A debt for equity solution would most likely still involve a third Greek bailout of 30-50 billion Euro as Greece appears to be a structural bleeder (cash out always exceeds cash in). It’s hard to imagine that any new funding would not be asset-backed which implies that Greek territory (e.g., remaining islands, mainland) is pledged to its creditors. This would be the ultimate consequence for an unreliable debtor. From a geo-political and military view, a debt for equity solution would prevent Russia from further aggression and expansion around the Black Sea (see my June 6 blog).

Alternatively, Greek islands could be auctioned for sale and the proceeds could be used for Greek debt relief. Only countries may have the amounts of cash required for such bidding. A silent debt for equity swap should provide better results.

The Greek counter proposal wants it all: full debt relief, additional new (30-50 billion euro) loans and no serious restructuring of their economy. Most bankers would refuse to continue funding after having agreed to a haircut (a.k.a. write-off) on their outstanding loans. Moreover, it’s unimaginable that any EU leader would survive the consequences of this Greek proposal in their next elections.

Perhaps the existing 240 billion Euro loans are already asset-backed but the refusal of creditors to even discuss debt relief makes me skeptic. The forthcoming Greek debt restructuring will become a major lessons learned. The element of political risk in country credit risk rating will need to be reviewed. Asset-backed government borrowings may become the way forward for certain countries.
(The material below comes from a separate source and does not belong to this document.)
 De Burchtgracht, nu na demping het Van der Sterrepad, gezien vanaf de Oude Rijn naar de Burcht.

The current Greek debt situation was caused by both debtor and creditors. Creditors were too eager to lend and the debtor was too eager to borrow. Either both parties underestimated country credit risk or it was a fraud / scam of amazing proportions. Or both.

The Greek situation must be resolved. Any agreement must involve debt relief and a sustainable economy that does not require eternal external funding. The only way forward would be a debt for equity swap, including additional funding, and based on a sustainable future business model.